At this point, I have a partially refined board game with a comprehensive set of rules that cover deck design, map interaction and play, resources, hand management, combat, magic, and more. I also have a partially implemented working Pygame simulation of the board game. It’s still very much a developer interface and only kind of works, but it’s there. It’s already over 24k lines of Python code.

Sky islands in action!

What’s exciting is how the different systems impact each other in ways that feel earned and interesting — at least from my high-level thinking so far. I don’t yet have a fully functional version of the game, but the foundations are solid and interconnected. Every new rule or mechanic ripples through the system in a way that makes the design feel alive.


Looking Back

AI didn’t design this game. But it helped me test ideas faster, spot flaws earlier, and push through creative blocks.

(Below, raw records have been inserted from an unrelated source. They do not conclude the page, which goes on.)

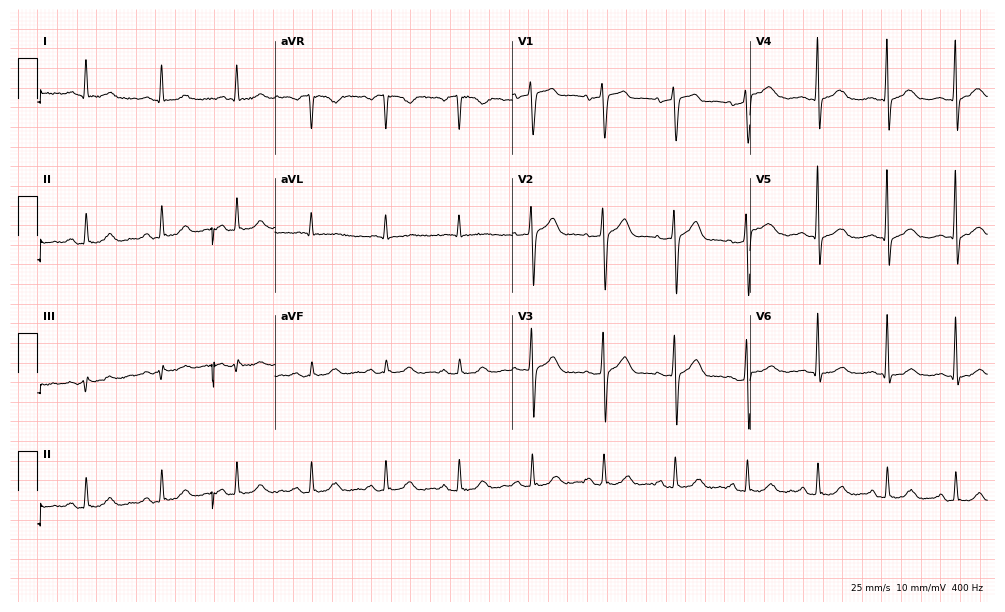
Resting 12-lead electrocardiogram. Patient: a male, 72 years old. Read as a normal ECG.
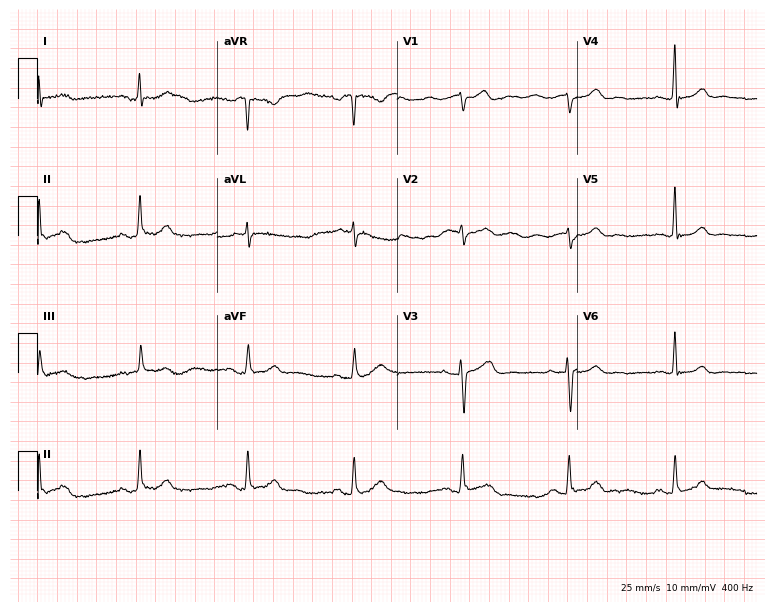
Standard 12-lead ECG recorded from a female patient, 66 years old. None of these six findings is recorded: first-degree AV block, right bundle branch block, left bundle branch block, sinus bradycardia, atrial fibrillation, sinus tachycardia. Only these six findings were labelled.
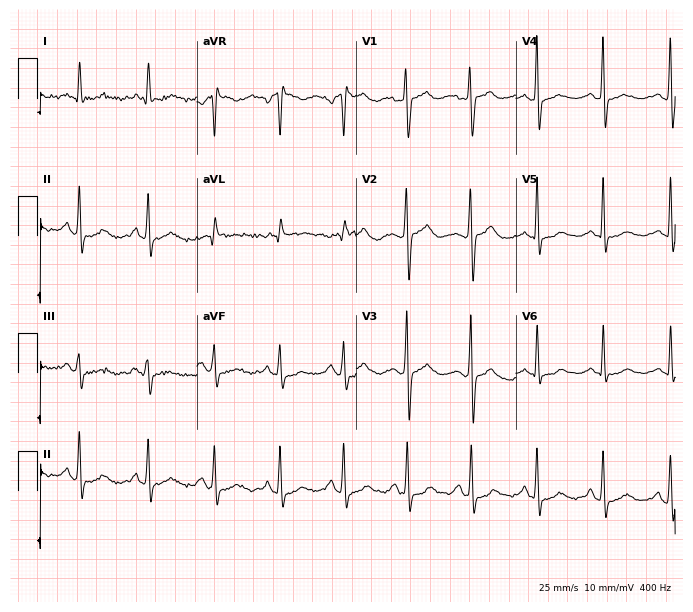
Electrocardiogram, a 55-year-old female patient. Of the six screened findings (first-degree AV block, right bundle branch block (RBBB), left bundle branch block (LBBB), sinus bradycardia, atrial fibrillation (AF), sinus tachycardia), none is recorded. Only these six findings were labelled.
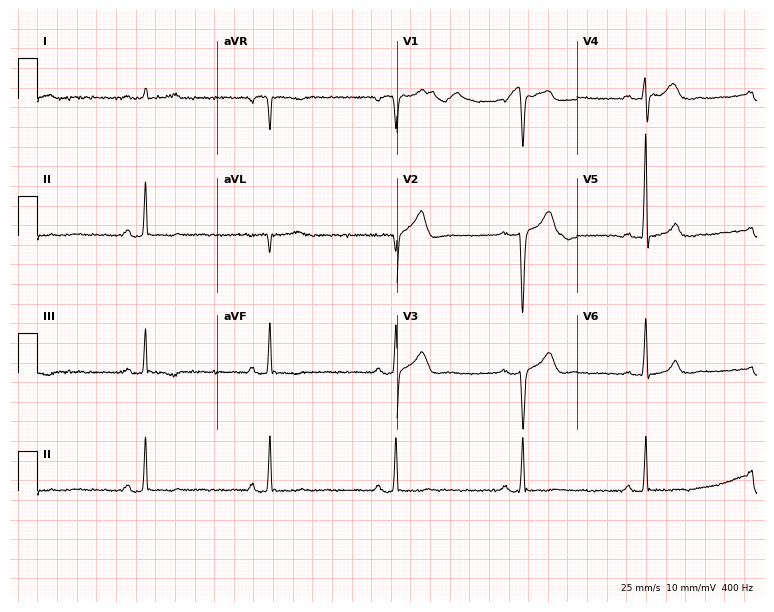
Standard 12-lead ECG recorded from a male patient, 47 years old (7.3-second recording at 400 Hz). The tracing shows sinus bradycardia (a sinus rate of 50 beats per minute or less).
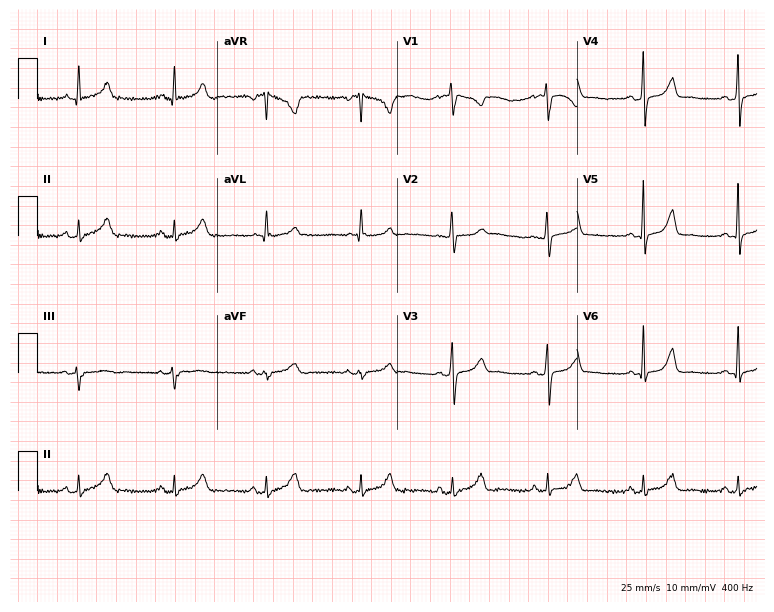
12-lead ECG from a female patient, 29 years old (7.3-second recording at 400 Hz). Recorded interpretation: within normal limits.
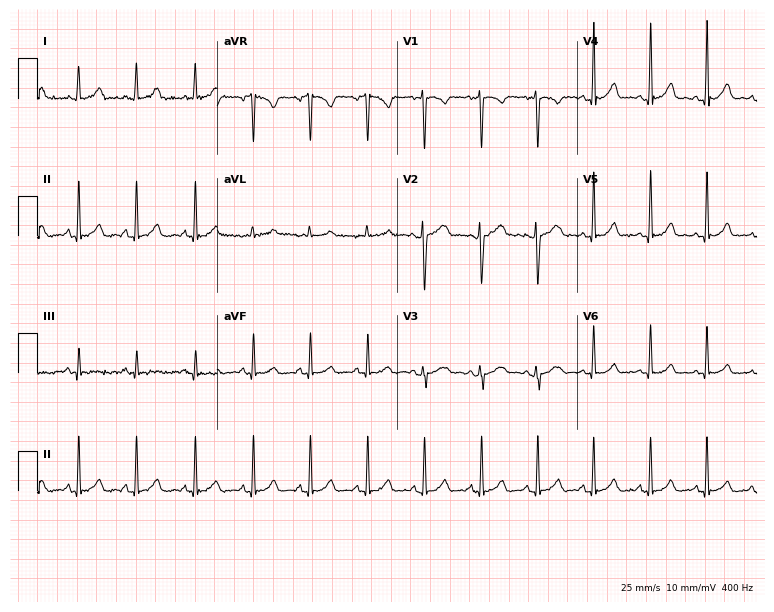
Standard 12-lead ECG recorded from a woman, 23 years old. The tracing shows sinus tachycardia (a sinus rate of 100 beats per minute or more).
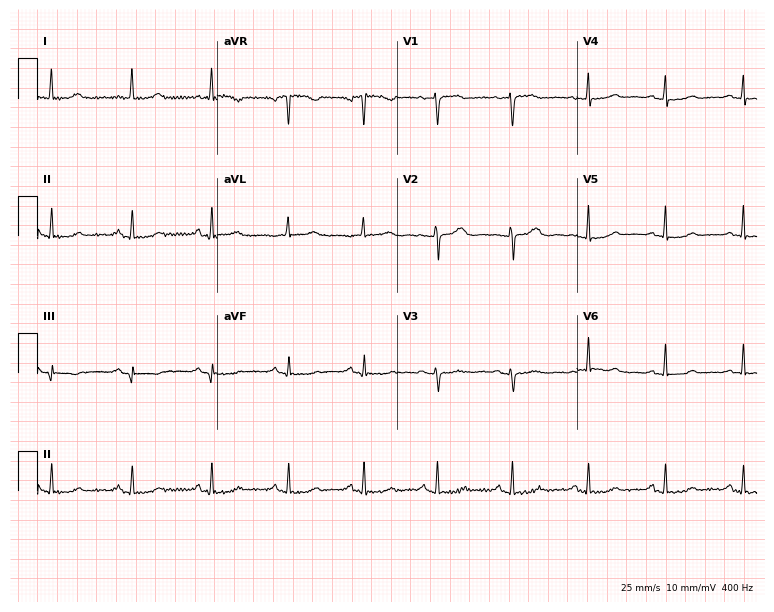
12-lead ECG from a woman, 64 years old. No first-degree AV block, right bundle branch block, left bundle branch block, sinus bradycardia, atrial fibrillation or sinus tachycardia recorded for this tracing.
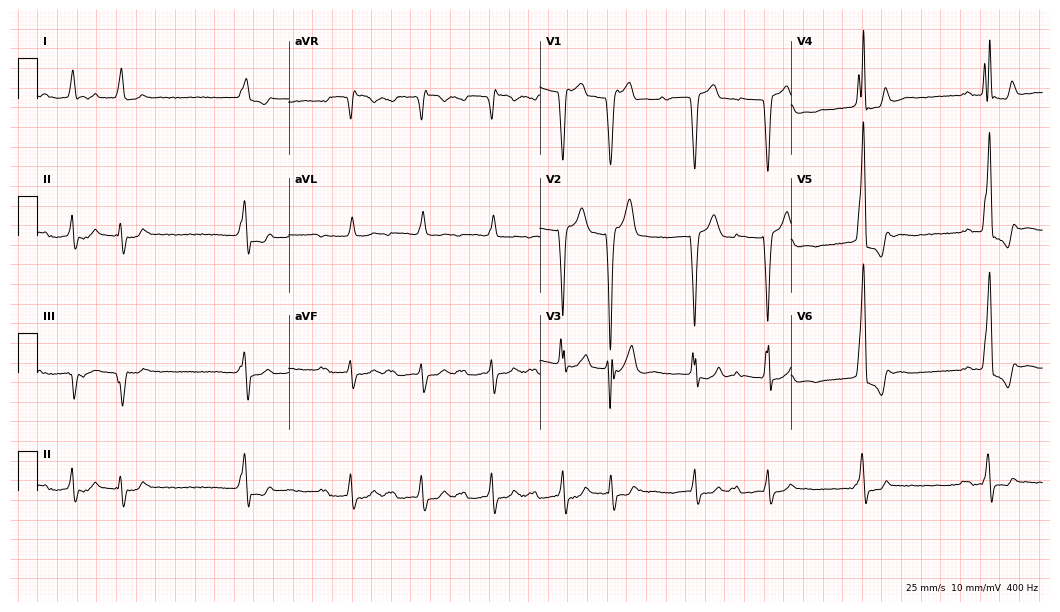
Resting 12-lead electrocardiogram. Patient: a male, 68 years old. The tracing shows first-degree AV block, left bundle branch block (LBBB).
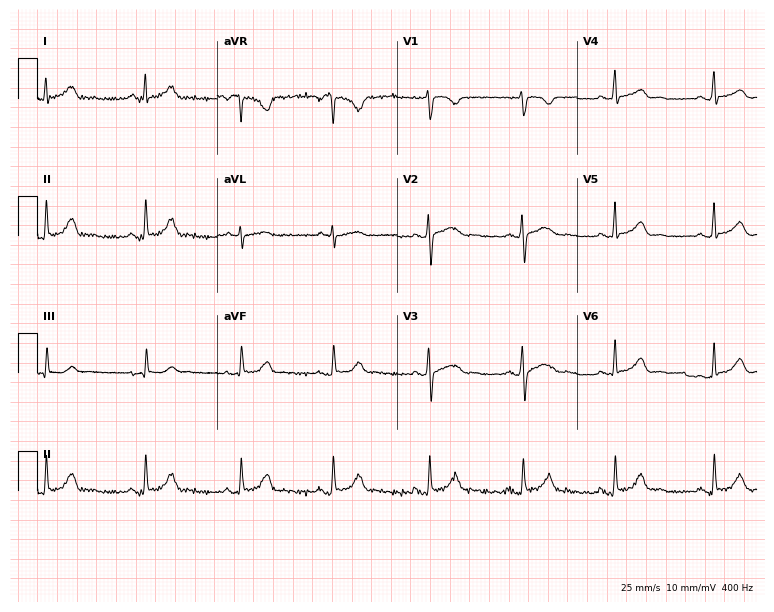
Electrocardiogram (7.3-second recording at 400 Hz), a female patient, 23 years old. Overall reading on record: normal ECG.
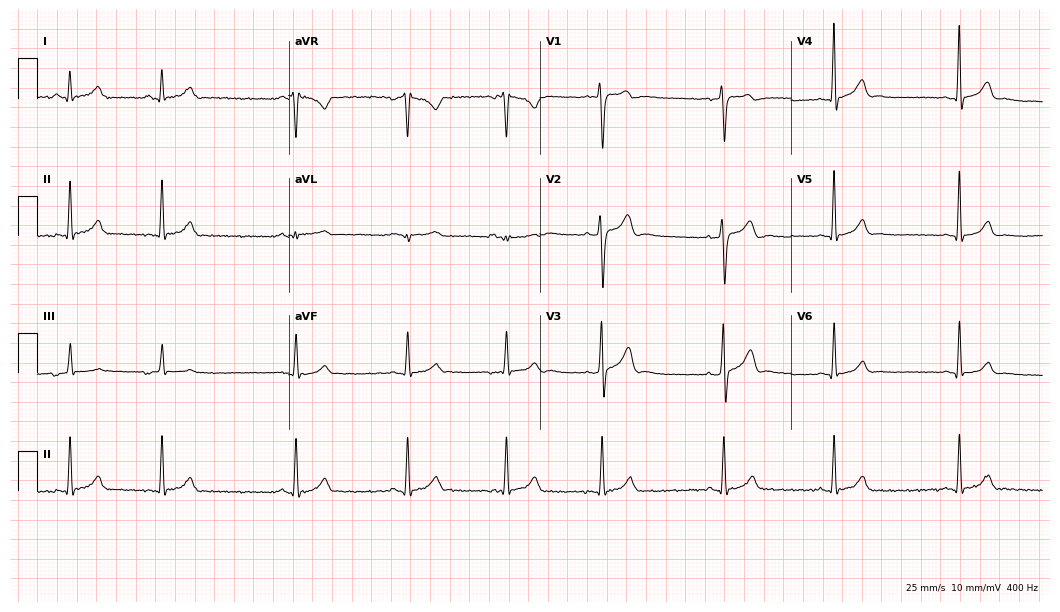
12-lead ECG from a 19-year-old man (10.2-second recording at 400 Hz). Recorded interpretation: within normal limits.
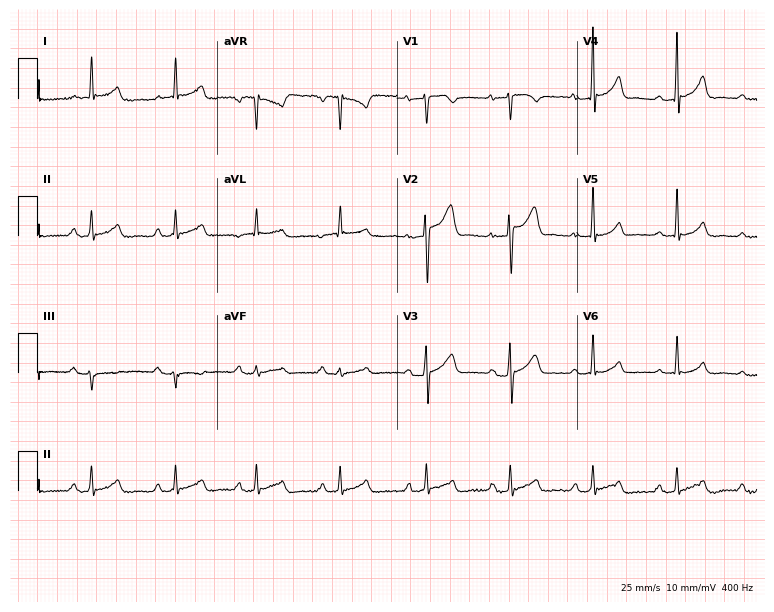
ECG — a 52-year-old man. Labelled as a normal ECG.
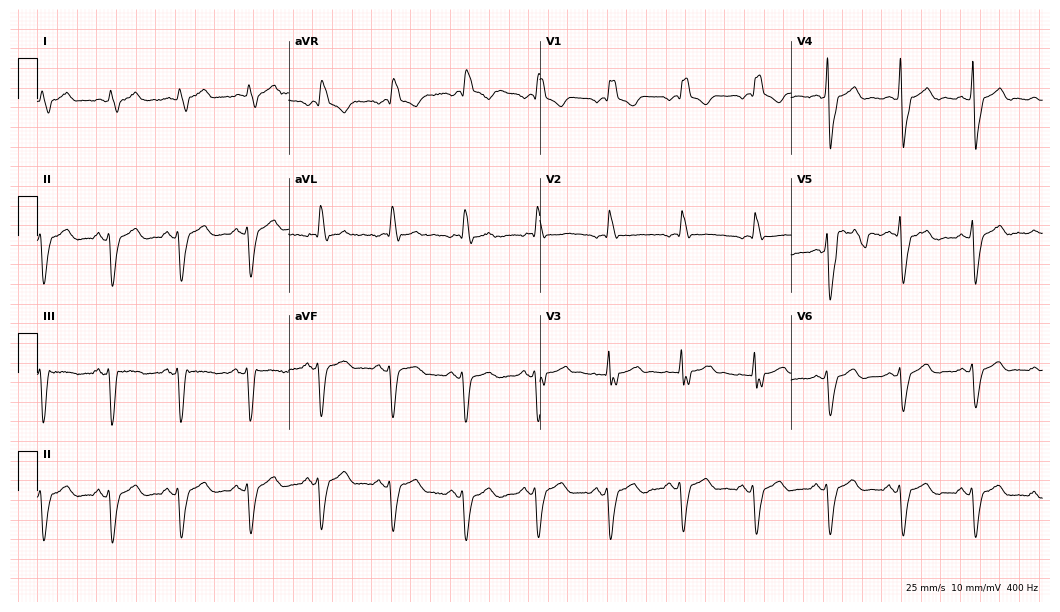
Electrocardiogram (10.2-second recording at 400 Hz), a 71-year-old male. Of the six screened findings (first-degree AV block, right bundle branch block, left bundle branch block, sinus bradycardia, atrial fibrillation, sinus tachycardia), none is recorded. Other findings, if any, are not listed.
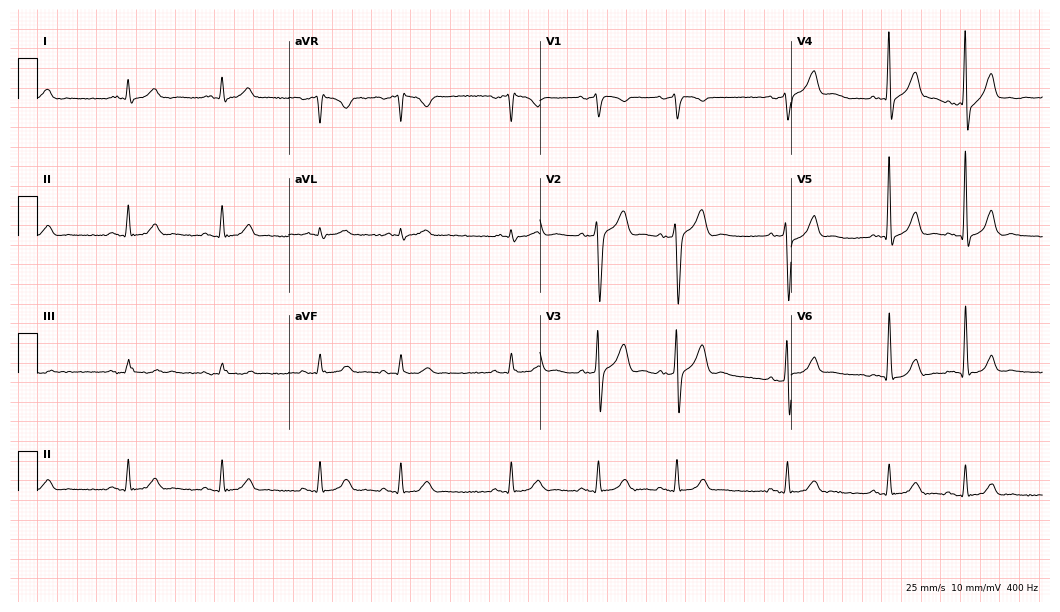
12-lead ECG from a man, 57 years old (10.2-second recording at 400 Hz). Recorded interpretation: within normal limits.

What surprised me most wasn’t the cleverness of any single AI output. It was how much momentum I got from the dialogue itself. The interaction between my intent and the AI’s output was where the creativity lived.

I started this whole thing chasing a nostalgic itch for a half-forgotten 90s RTS. I ended up building the foundations of a brand new board game.

And I don’t think I would have got there without treating the AI as a collaborator.